In this scenario, preference_order() computes the
pairwise correlation between all pairs of predictors a,
b, and c with cor_matrix(), and
sums the correlations of each predictor with all others. Finally, it
ranks the predictors from lowest to highest sum of correlations.
This option gives preference to those predictors that contain more exclusive information, but in exchange, might not lead to robust models.

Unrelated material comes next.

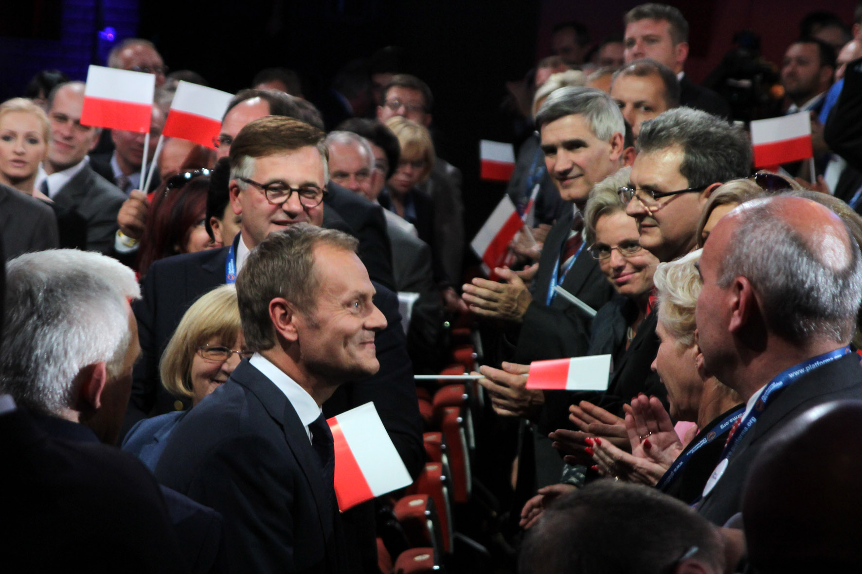 06.10.2011, w Chorzowie odbyła się ostatnia konwencja wyborcza w tej kampanii

x <- collinear::preference_order(
df = vi_smol,
responses = "vi_numeric",
predictors = vi_predictors_numeric,
f = NULL
)
#>
#> collinear::preference_order(): ranking 47 'predictors' from lower to higher multicollinearity.The output shows a column score computed as 1 minus the
sum of correlations, as indicated in the column metric.
Let’s use this ranking in collinear() to then fit a
linear model.
y <- collinear::collinear(
df = vi_smol,
responses = "vi_numeric",
predictors = vi_predictors_numeric,
preference_order = x,
max_cor = 0.5,
max_vif = 2.5,
quiet = TRUE
)
m3 <- stats::lm(
formula = y$vi_numeric$formulas$linear,
data = y$vi_numeric$df
) |>
summary()And finally, an informal comparison between the three preference order methods described in this article.
#expert mode: focused on specific variables (swi_...)
m1$r.squared
#> [1] 0.7417704
#intelligent predictor ranking: optimized for prediction
m2$r.squared
#> [1] 0.8463813
#naive option: minimizes redundancy, not optimized for prediction
m3$r.squared
#> [1] 0.7494892Please, take in mind that these R-squared values are just coarse indicators of model robustness, and should not be interpreted as proof that one method is better than any other.